EGE’DE KURAKLIK KAÇINILMAZ!
TMMOB Meteoroloji Mühendisleri Odası Ege Bölge Temsilcisi Ayşegül Akıncı Yüksel ise önümüzdeki birkaç ay içerisinde Ege Bölgesi ve İzmir’e yeterli oranda yağmur yağmazsa 2021 hidrolik ve tarımsal kuraklığın kaçınılmaz olduğunun altını çizdi. Yüksel, “Yapılan araştırmalara göre şehirlere düşen yağışlar kırsal alanlara düşen yağışlardan daha fazla olmaya başladığı, aynı zamanda yağışların kısa süreli ve şiddetli olduğu da görülmektedir. Şehir merkezlerine yağan yağışların, baraj ve göletlerin doluluk oranlarını etkilemediği gibi sel ve taşkınlara neden olmakta, aşırı betonlaşma, kent içi zeminlerdeki geçirgen olmayan yüzey imalatlarındaki artış nedeniylede mazgallar yoluyla denize atılmakta yer altı suyuna da fayda sağlamamaktadır. Eğer ilimiz ve bölgemiz önümüzdeki aylarda yeterince yağış alamaz ve gerekli tedbirler alınmazsa 2021yılında hidrolojik ve ona bağlı olarak tarımsal kuraklığın yaşanması kaçınılmazdır. Bu da önemli sağlık ve ekonomik sorunlara yol açacaktır. Yaşamın kaynağı ve zorunluluğu olan suyun değeri, özellikle temiz su kaynaklarının önemi konusunda toplumda farkındalık yaratmak sadece kişisel sorumluluklarla sağlanamaz.

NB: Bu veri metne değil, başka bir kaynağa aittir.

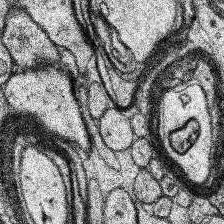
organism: Human
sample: Temporal Lobe
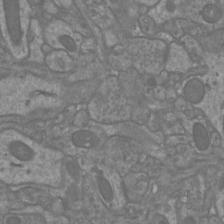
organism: Mouse
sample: Cortical neurons
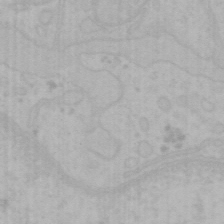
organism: Mouse
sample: Choroid plexus
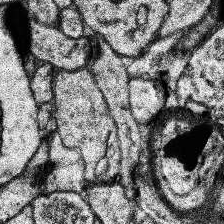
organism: Human
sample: Temporal Lobe
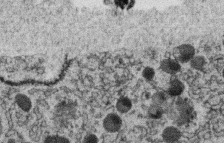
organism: C. elegans
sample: C. elegans oocyte; sperm cells
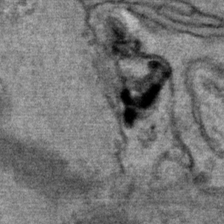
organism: Mouse
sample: Mouse Salivary gland
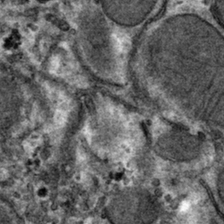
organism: Mouse
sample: Mouse hepatocytes
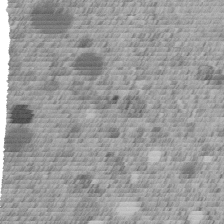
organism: C. elegans
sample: C. elegans embryo early stage
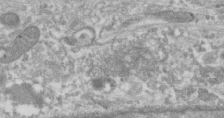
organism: Human
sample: Centriole in RPE cells

Bunun için bütüncül seferberlik, merkezi ve yerel idarelerin eşit sorumlulukları çerçevesinde toplumsal duyarlılık hattında oluşturulacak politikalar ve planlamalarla yapılmalıdır. En başta; ormanların ve tarım alanlarının korunması ve çoğaltılması, dünyamızı saran havanın dengesini korumak anlamına gelecektir” ifadelerine yer verdi.
BARAJLAR ALARM VERİYOR!
Yüksel, “30 Kasım 2020 itibariyle hem meteorolojik parametreleri, hem de İzmir’deki barajların durumunu incelersek; İzmir şehir merkezine 2018 yılında düşen toplam yağış 444,0 mm, 2019 yılında 572,8 mm ve 30 Kasım itibariyle 2020 yılı toplam yağış 383,6 mm’dir. İzmir’in yağışsız ayları olan temmuz ve ağustos sonrasında eylül-ekim kasım yağışları, yaz aylarında minimum seviyeleri gören, barajların durumunu yakından ilgilendirmektedir. Bu ayların son üç yılını, uzun yıllar aylık yağış ortalamalarıyla değerlendirirsek: Uzun yıllar ortalaması 15,8 mm olan Eylül ayında; 2018’de 4.5 mm, 2019’da 33.0 mm, 2020’de 0.0 mm 44,6 mm olan ekim ayında, 2018’de 42.5 mm, 2019’da 23.1mm, 2020’de 5 8.9 mm. 93,7 mm olan kasım ayında; 2018’de 76.9 mm, 2019’da 67.2 mm, 2020’de 4.9 mm yağış kaydı olduğunu görüyoruz. İZSU’nun verilerine göre barajların kasım ayı sonu itibariyle aktif doluluk oranı; Tahtalı Barajı 2018’de yüzde 30, 2019’da yüzde 65, 2020’de yüzde 37, Balçova Barajı; 2018’de yüzde 16, 2019’da yüzde 6, 2020’de yüzde 15. Ürkmez Barajı; 2018’de yüzde 44, 2019’da yüzde 53, yüzde 34’dür. Bu verilerde göstermektedir ki; 2020 yılında meydana gelen meteorolojik kuraklık nedeniyle barajlar olması gereken seviyelere çıkamamıştır” değerlendirmesinde bulundu.